Most of the losses were accounted for by the earthquake in Japan on 11 March, which caused an overall economic loss of US$ 210bn. The 9.0 magnitude earthquake, the strongest ever registered in Japan, is also the costliest natural catastrophe on record – even more expensive than Hurricane Katrina in 2005, which caused economic losses in the order of US$ 125bn. Nevertheless, the currently estimated US$ 30bn claims burden for the insurance industry will not attain the level of insured losses caused by Hurricane Katrina.
The Japanese quake was also the biggest catastrophe to occur in the first half of 2011 in human terms. At least 15,500 people lost their lives and thousands are still missing following the earthquake and the subsequent tsunami, which devastated entire cities along the northeast coast of Japan.
The quake on 11 March occurred under the sea to the east of Honshu, the main island, some 350 km northeast of the Tokyo conurbation, and was followed 35 minutes later by a similarly severe (7.9 magnitude) aftershock, which caused even greater losses in the Tokyo area than the main earthquake. Experts had expected a strong quake in Japan for some time, but involving some other location instead.
Anselm Smolka, Munich Re earthquake expert: “Major quakes always shift stresses in adjacent areas, making it more probable that a strong quake could occur under the sea to the east of Tokyo or a moderate-magnitude earthquake at a depth many kilometres directly under Tokyo in the coming years. Nevertheless, the probability of the most extreme scenario, a powerful quake south of Tokyo at the entrance to Tokyo Bay, is no greater than before.”
The severe earthquakes that shook the city of Christchurch, New Zealand, in February and in June (the third time since autumn 2010) are not connected with the Japanese quake. Economic losses from the 6.3 magnitude earthquake on 22 February in particular were very high, amounting to approx. US$ 20bn, of which more than US$ 10bn was insured. This was due to the fact that the ground motion was amplified by the reflection of seismic waves off an extinct volcano complex situated nearby. There was also widespread ground deformation. Moreover, buildings that had sustained damage in September 2010 were now completely destroyed by the tremors.
In terms of weather-related natural catastrophes, the southern and midwest US states were hit by several exceptionally severe series of tornadoes in April and May. The extreme series of severe weather events can largely be explained by the La Niña climate phenomenon. As part of this natural climate oscillation, atmospheric disturbances from the northwest recurrently move over the central states of the USA and meet humid warm air in more southerly and easterly regions. Under such conditions, extreme weather events are more probable than in other years.
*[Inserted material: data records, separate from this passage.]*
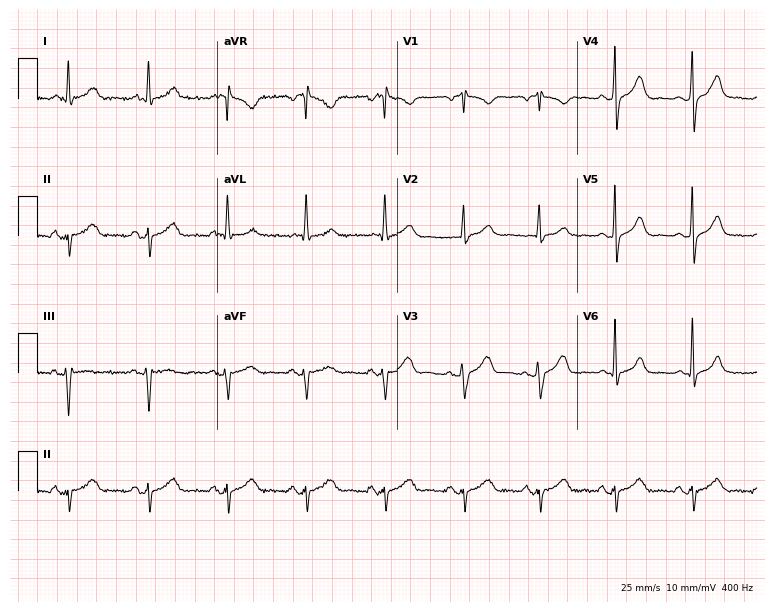
Electrocardiogram, a female patient, 61 years old. Of the six screened findings (first-degree AV block, right bundle branch block, left bundle branch block, sinus bradycardia, atrial fibrillation, sinus tachycardia), none is recorded.
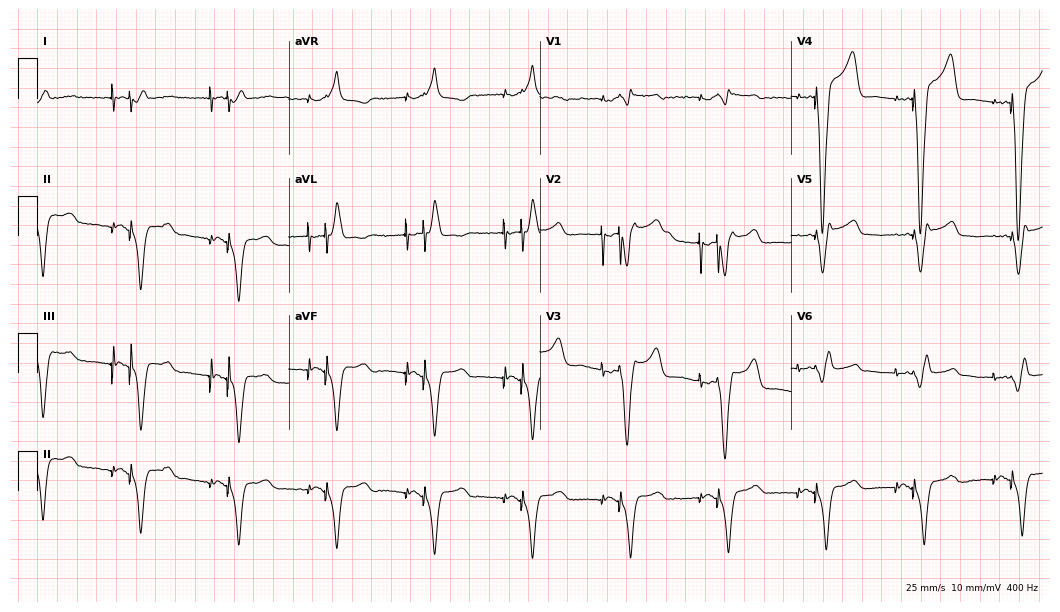
Electrocardiogram (10.2-second recording at 400 Hz), a 60-year-old male patient. Of the six screened findings (first-degree AV block, right bundle branch block, left bundle branch block, sinus bradycardia, atrial fibrillation, sinus tachycardia), none is recorded.
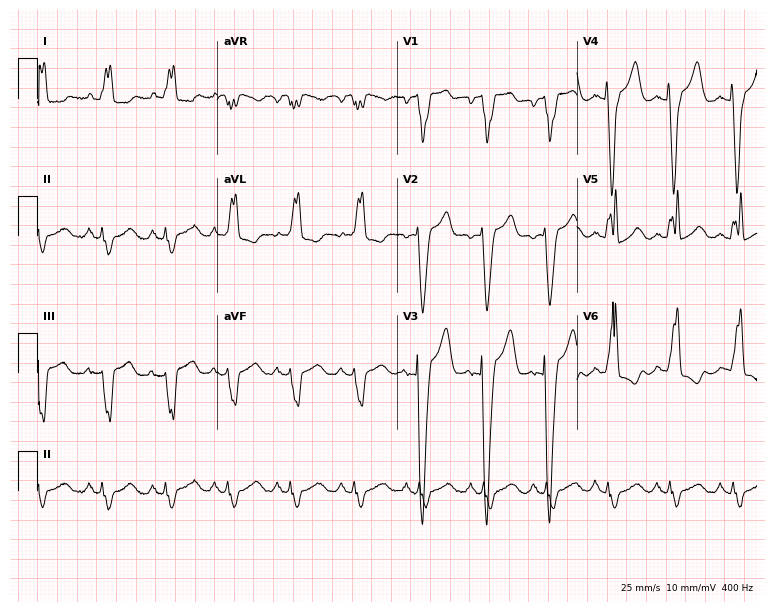
12-lead ECG (7.3-second recording at 400 Hz) from a 79-year-old female patient. Findings include left bundle branch block.

It is therefore no coincidence that the number of tornadoes registered in 2011 up to the end of June – approx. 1,600 – is virtually at a record level, i.e. only marginally below the current record year, 2008, which was also affected by La Niña.
Peter Höppe, head of Munich Re’s Geo Risks Research: “Overall the accumulation is nothing unusual in La Niña years. The statistical increase in the number of tornadoes over the course of time is mainly the result of better documentation.”
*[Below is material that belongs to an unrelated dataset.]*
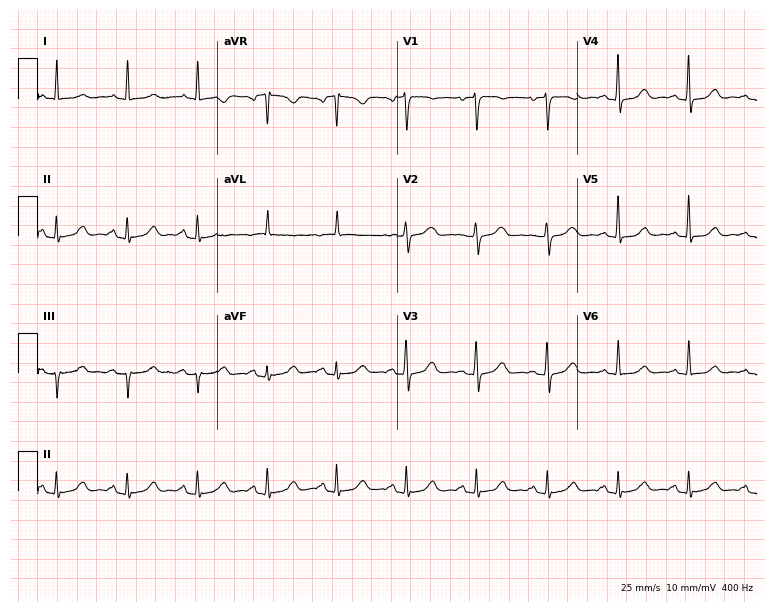
12-lead ECG from a 65-year-old female. Screened for six findings — first-degree AV block, right bundle branch block, left bundle branch block, sinus bradycardia, atrial fibrillation, sinus tachycardia — none is recorded. Findings outside these six are not listed.
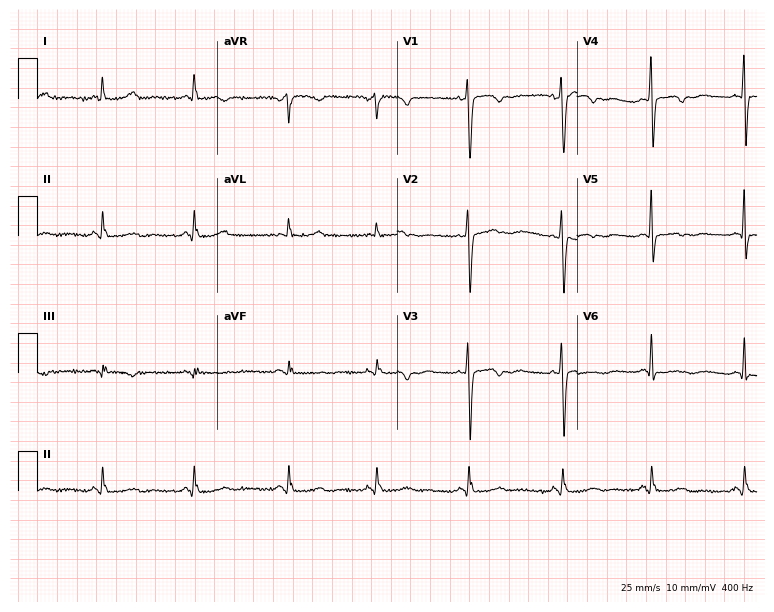
Standard 12-lead ECG recorded from a man, 59 years old (7.3-second recording at 400 Hz). None of these six findings is recorded: first-degree AV block, right bundle branch block, left bundle branch block, sinus bradycardia, atrial fibrillation, sinus tachycardia.

Most of the severe thunderstorm-related hazards are local events, which cause serious damage over a small area but are not comparable to events like severe hurricanes. However, the total loss amount from the tornado series is substantial. In the case of the two most severe series, which occurred at the end of April and in the third week of May, the overall economic losses amounted to approx. US$ 15bn, with insured losses an estimated US$ 10bn.
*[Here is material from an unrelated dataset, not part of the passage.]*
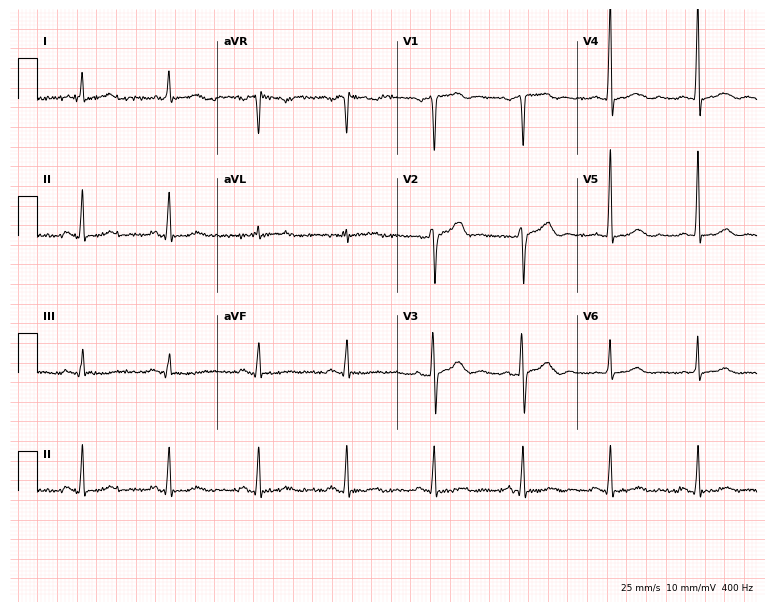
Resting 12-lead electrocardiogram. Patient: a man, 66 years old. None of these six findings is recorded: first-degree AV block, right bundle branch block, left bundle branch block, sinus bradycardia, atrial fibrillation, sinus tachycardia.
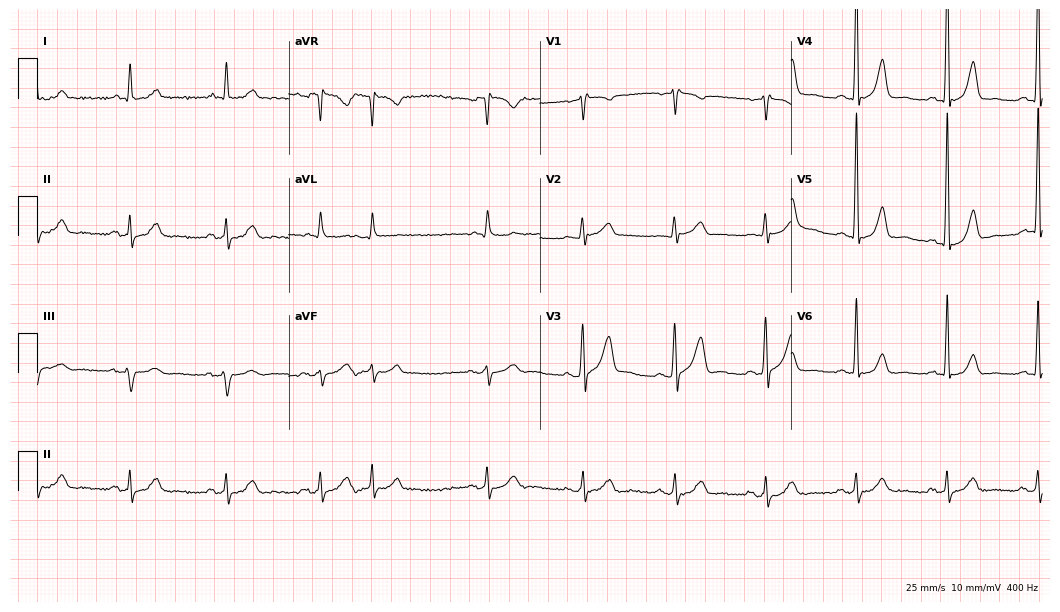
Resting 12-lead electrocardiogram. Patient: a man, 73 years old. Read as a normal ECG.

Also strongly influenced by the La Niña phenomenon, a number of extreme weather-related natural catastrophes hit the Australian continent in the first half of 2011 as well. Firstly, in Queensland in northeast Australia, where the area north of the city of Brisbane suffered widespread floods following the heaviest rainfall for decades. For the first time in state history, all three major rivers flooded simultaneously.
The first big flood occurred at the end of 2010 but the flooding continued well into January 2011. Brisbane itself was also severely hit although, contrary to what had been feared, the Brisbane River flood waters remained around a metre below the record level of 1974. Altogether, hundreds of thousands of homes and businesses were flooded and large open-pit mines had to be temporarily closed. The overall economic losses of the several events came to approx. US$ 7bn, of which US$ 2.5bn was insured.
Queensland also suffered its first Force 5 (maximum-strength) storm in nearly 100 years when Cyclone Yasi made landfall on 3 February, bringing wind speeds of over 280 km/h. Although smaller localities were primarily affected by the windstorm, the losses were substantial. The agricultural sector was badly hit, this being a region with large banana plantations. However, the major cities of Cairns and Townsville for the most part escaped significant damage. The overall economic losses amounted to around US$ 2bn, of which approximately half was insured.
“One factor that stood out was that this year saw the highest sea temperatures ever measured off the coast of Australia, which are contributors to these weather extremes. Although this is linked to La Niña, temperatures were higher than in previous La Niña years”, said Höppe.